Try it
Print word for word the first line of the listing below and every line after it, through the line with "El Ballet Il". Leave out the pictures and the rest.

--

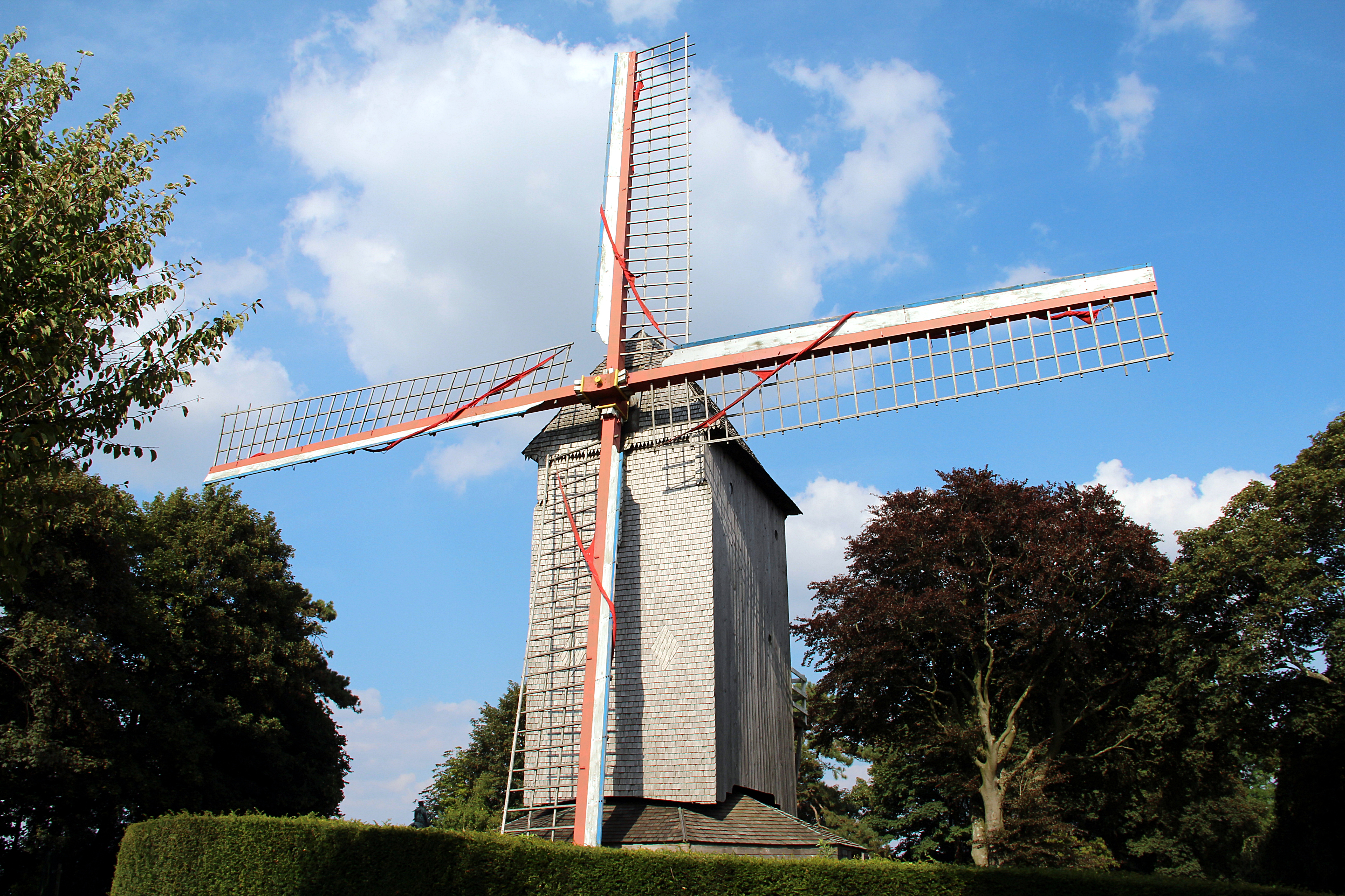 Moulin de l'étendart de Cassel (Nord, France).
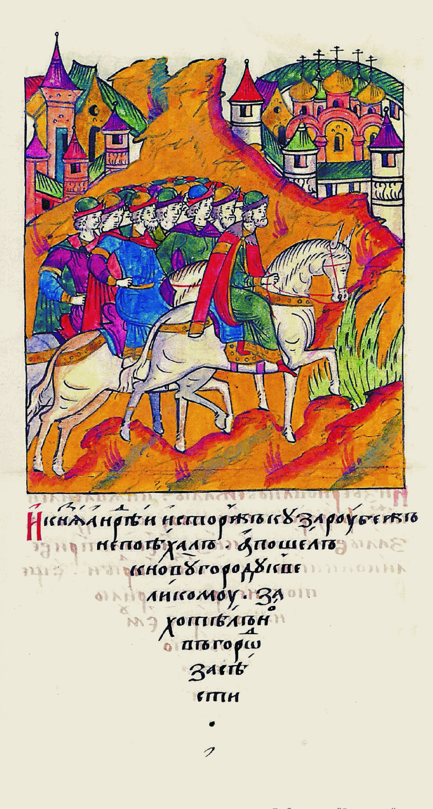 Миниатюра Лицевого летописного свода XVI в.: "И князь Андрей из Торжка за рубеж не по- ехал, а пошел к Нов- городу Великому, захотел в Новгороде засесть».
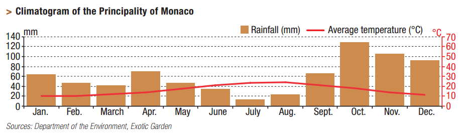 Количество осадков и средняя температура по месяцам (в среднем за 1981-2010)
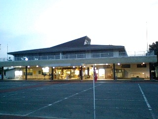 朝霞パブリックゴルフクラブ・クラブハウス（埼玉県朝霞市上内間木）
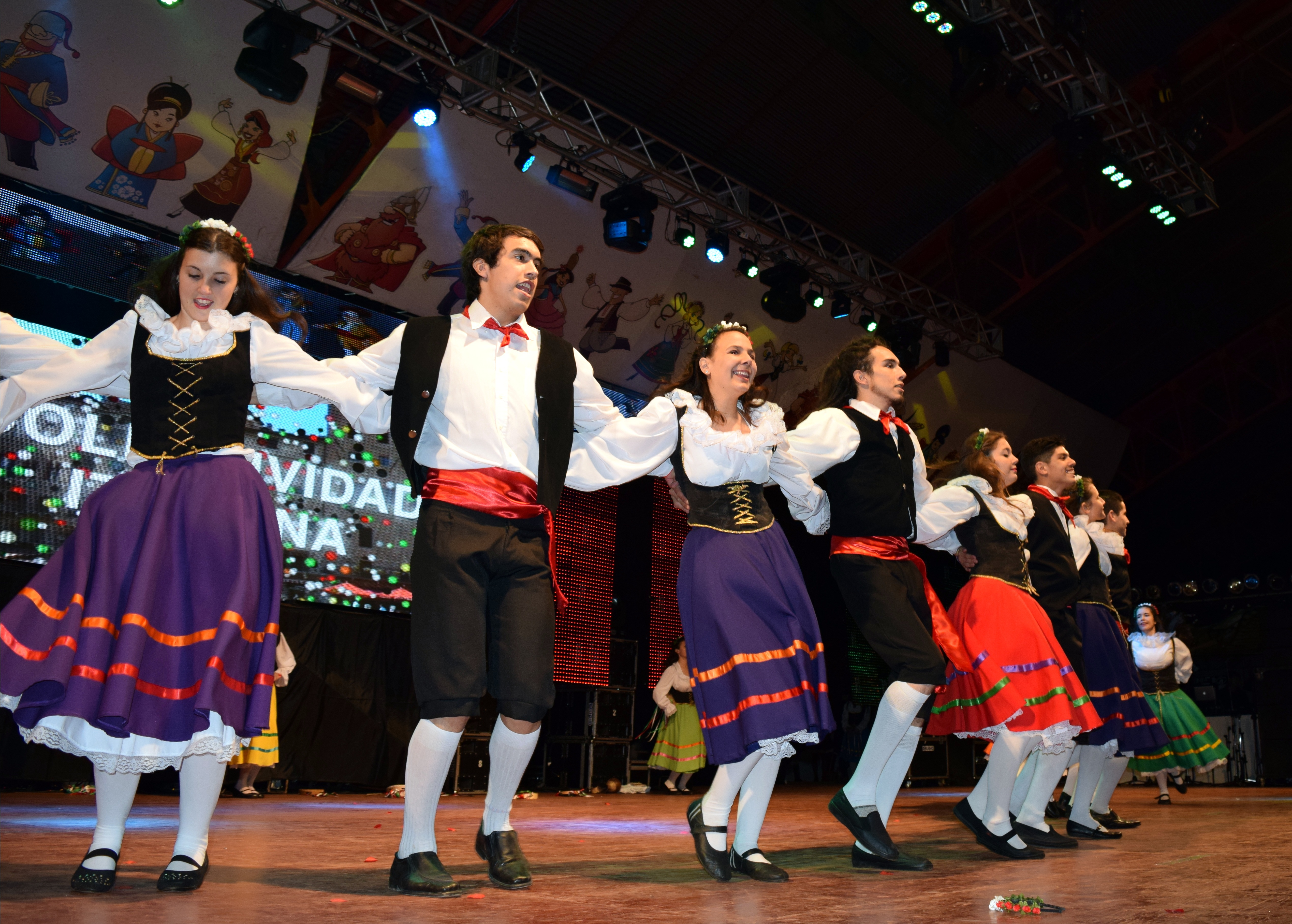 El Ballet Il "Giardino d'Italia" en el escenario mayor durante la XXXV Fiesta Nacional del Inmigrante en Oberá, Misiones, Argentina.
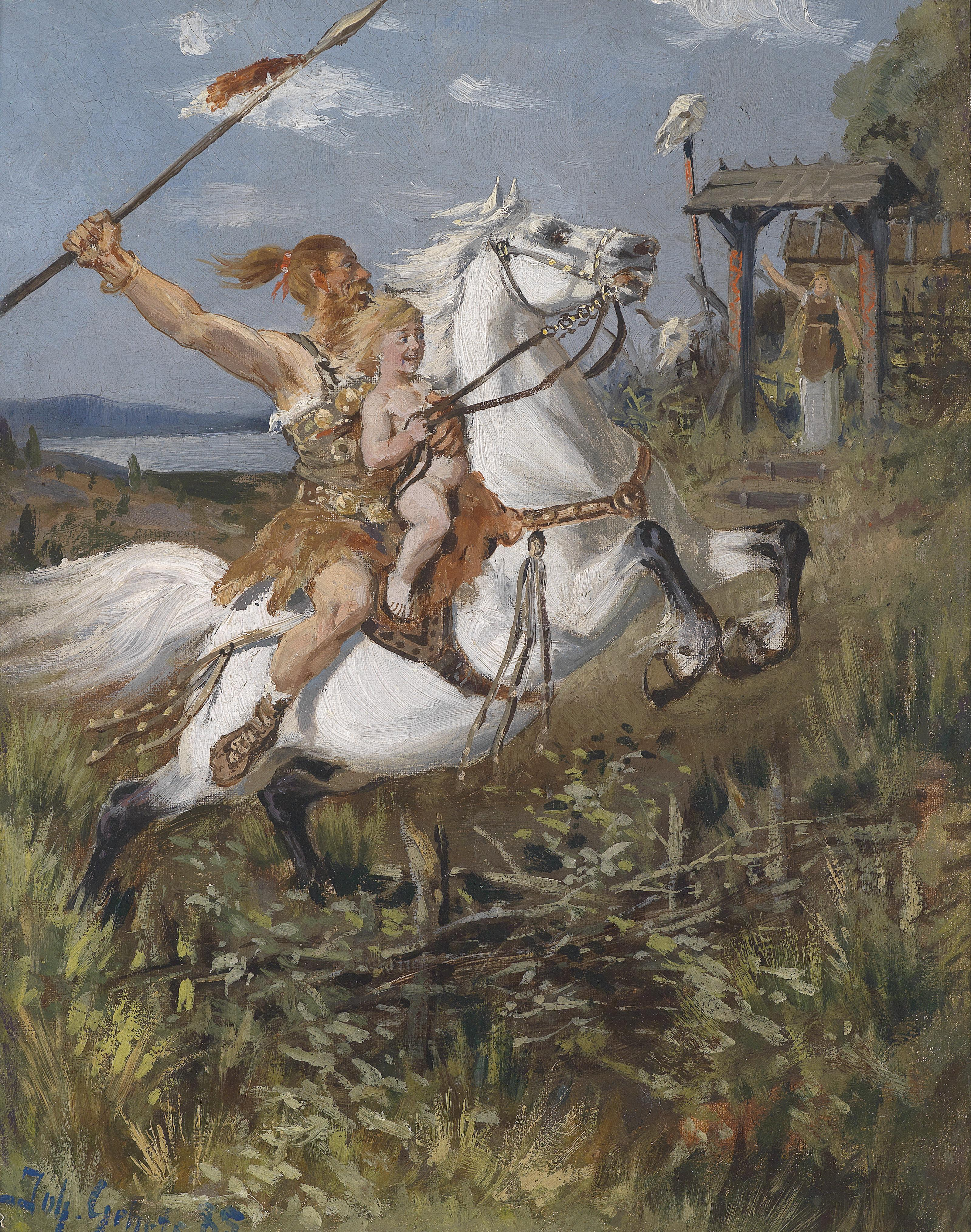 Ritt eines Hunnen, signiert, datiert Joh. Gehrts (18)85, Öl auf Karton, 32 x 25,5 cm
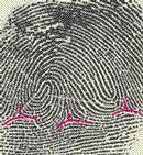 Daktiloskopia - Ulnar
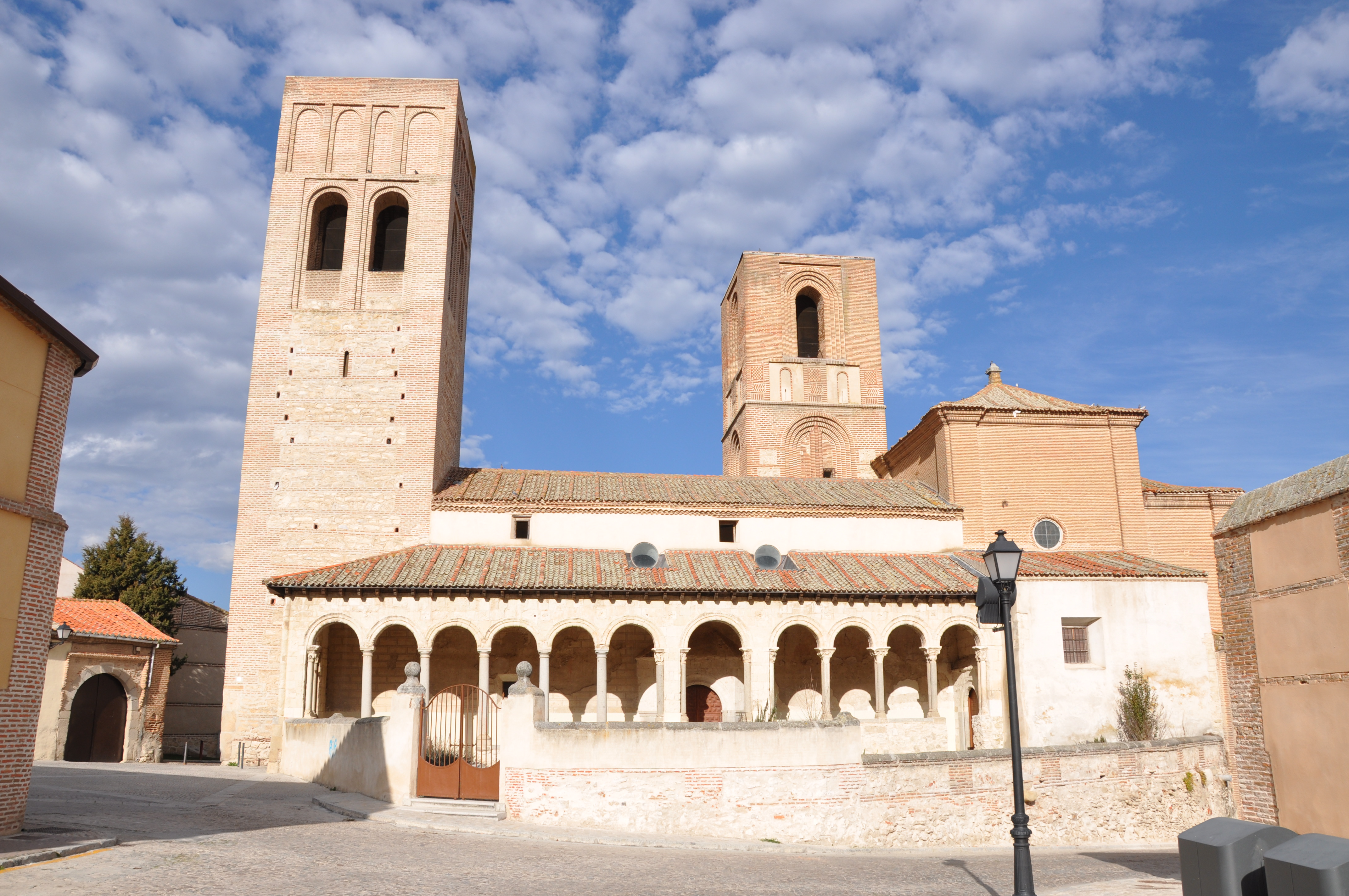 Iglesia de San Martín, Arévalo, AV, España

--

Exercise response
 Moulin de l'étendart de Cassel (Nord, France).
 Миниатюра Лицевого летописного свода XVI в.: "И князь Андрей из Торжка за рубеж не по- ехал, а пошел к Нов- городу Великому, захотел в Новгороде засесть».
 Количество осадков и средняя температура по месяцам (в среднем за 1981-2010)
 朝霞パブリックゴルフクラブ・クラブハウス（埼玉県朝霞市上内間木）
 El Ballet Il "Giardino d'Italia" en el escenario mayor durante la XXXV Fiesta Nacional del Inmigrante en Oberá, Misiones, Argentina.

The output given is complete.